• Приглашаем посетить наш сайт
    Фонвизин (fonvizin.lit-info.ru)
  • Концы и начала.
    Письмо третье

    ПИСЬМО ТРЕТЬЕ

    ... Фу, какое отвратительное лето; холод, темнота, слякоть, постоянные ветры, нервы раздражены, носовая перепонка тоже, и все это продолжается три месяца, а пред ними были семь предшественников их, по ту сторону вступления в знак Овна!

    Наконец-то солнце явилось на безоблачном небе. Море разгладилось и блестит, я сижу у своего окна, в крошечной ферме, и не могу наглядеться, — так давно я не видел солнца и дали. Сегодня даже тепло. Я просто обрадовался, увидя, что природа еще цела; зато пир горой: шмели, пчелы, птицы летают, жужжат, поют, шумят, на дворике фермы кричит во все горло просохнувший петух, и старая собака, забыв лета и общественное положение, лежит на спине, как щенок, задравши ноги вверх, и покачивается из стороны в сторону, с невольным эпикурейским ворчаньем. Людей не видать из моего окна, но полей, но деревьев, но садов — без конца; несмотря на море в стороне, вид этот очень напоминает наши великорусские виды, к тому же пахнет травой и деревьями.

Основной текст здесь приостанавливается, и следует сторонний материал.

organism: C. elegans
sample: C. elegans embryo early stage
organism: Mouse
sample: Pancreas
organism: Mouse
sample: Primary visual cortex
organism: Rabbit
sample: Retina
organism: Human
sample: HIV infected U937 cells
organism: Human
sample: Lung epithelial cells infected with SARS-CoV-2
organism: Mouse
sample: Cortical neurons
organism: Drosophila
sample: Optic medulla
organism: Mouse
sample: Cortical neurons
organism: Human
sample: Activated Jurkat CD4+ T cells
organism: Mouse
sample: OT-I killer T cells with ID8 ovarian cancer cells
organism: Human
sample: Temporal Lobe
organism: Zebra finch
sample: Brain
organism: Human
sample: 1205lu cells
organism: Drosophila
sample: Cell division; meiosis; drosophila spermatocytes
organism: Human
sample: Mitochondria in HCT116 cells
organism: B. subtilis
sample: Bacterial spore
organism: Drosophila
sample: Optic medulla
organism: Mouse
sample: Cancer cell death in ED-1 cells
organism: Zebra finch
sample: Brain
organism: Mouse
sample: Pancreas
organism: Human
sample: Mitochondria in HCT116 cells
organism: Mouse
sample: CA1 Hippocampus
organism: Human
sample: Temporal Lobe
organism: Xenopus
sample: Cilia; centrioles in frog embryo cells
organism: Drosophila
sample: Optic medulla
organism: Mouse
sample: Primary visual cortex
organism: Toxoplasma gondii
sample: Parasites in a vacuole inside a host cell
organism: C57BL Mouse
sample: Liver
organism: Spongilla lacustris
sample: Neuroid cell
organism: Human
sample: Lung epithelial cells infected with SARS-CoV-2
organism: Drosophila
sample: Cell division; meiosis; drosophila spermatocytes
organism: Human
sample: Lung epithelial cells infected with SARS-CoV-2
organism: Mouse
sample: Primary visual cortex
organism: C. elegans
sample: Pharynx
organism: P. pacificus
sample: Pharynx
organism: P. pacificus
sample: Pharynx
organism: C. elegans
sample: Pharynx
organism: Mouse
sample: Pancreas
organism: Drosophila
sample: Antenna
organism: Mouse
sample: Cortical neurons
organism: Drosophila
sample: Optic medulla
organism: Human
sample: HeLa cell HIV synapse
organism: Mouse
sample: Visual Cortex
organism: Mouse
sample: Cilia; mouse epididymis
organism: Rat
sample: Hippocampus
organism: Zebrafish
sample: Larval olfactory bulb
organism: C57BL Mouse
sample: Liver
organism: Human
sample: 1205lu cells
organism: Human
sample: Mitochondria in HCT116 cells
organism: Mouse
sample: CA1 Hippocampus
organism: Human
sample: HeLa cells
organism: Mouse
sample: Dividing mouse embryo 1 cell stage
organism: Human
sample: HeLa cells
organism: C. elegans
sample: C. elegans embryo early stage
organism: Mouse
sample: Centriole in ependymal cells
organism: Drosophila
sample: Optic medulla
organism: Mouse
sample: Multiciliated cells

    Пора была погоде исправиться, а то я начинал опасаться уж не социального переворота, а геологического; я так и ждал, что вслед за десятимесячной дурной погодой Европа даст трещину и вулканической мерой разрубит гордиев узел современных вопросов и impass'oв[63], приглашая желающих начать не то что с азбуки, а с Адама II.

    Ты в качестве поэта и идеалиста, должно быть, не веришь такой чепухе, а Ламе в качестве одного из величайших математиков нашего времени не того мнения. Ему кажется, что равновесие скучившихся материков очень непрочно и что, взяв к тому же в расчет быстрое движение в одну сторону и кой-какие факты передвижения масс в Исландии, того и смотри, что шар земной даст трещину в Европе. Он даже составил ряд формул, сделал ряд вычислений... Ну, да что тебя пугать, до Орловской губернии трещина не дойдет.

    Лучше, пользуясь казусно хорошей погодой, потолкуем опять об наших «концах» и «началах», а придет трещина, она сама распорядится.

    Дон-Кихот революции не идет у меня из головы. Суровый, трагический тип этот исчезает, — исчезает, как беловежский зубр, как краснокожие индейцы, и нет художника, который бы пометил его черты старые, резкие, носящие на себе следы всех скорбей, всех печалей, идущих из общих начал и из веры в человечество и разум. Скоро черты эти замрут, не сдавшись, с выражением гордого и укоряющего презрения, потом сотрутся, и человеческая память утратит один из высших, предельных типов своих.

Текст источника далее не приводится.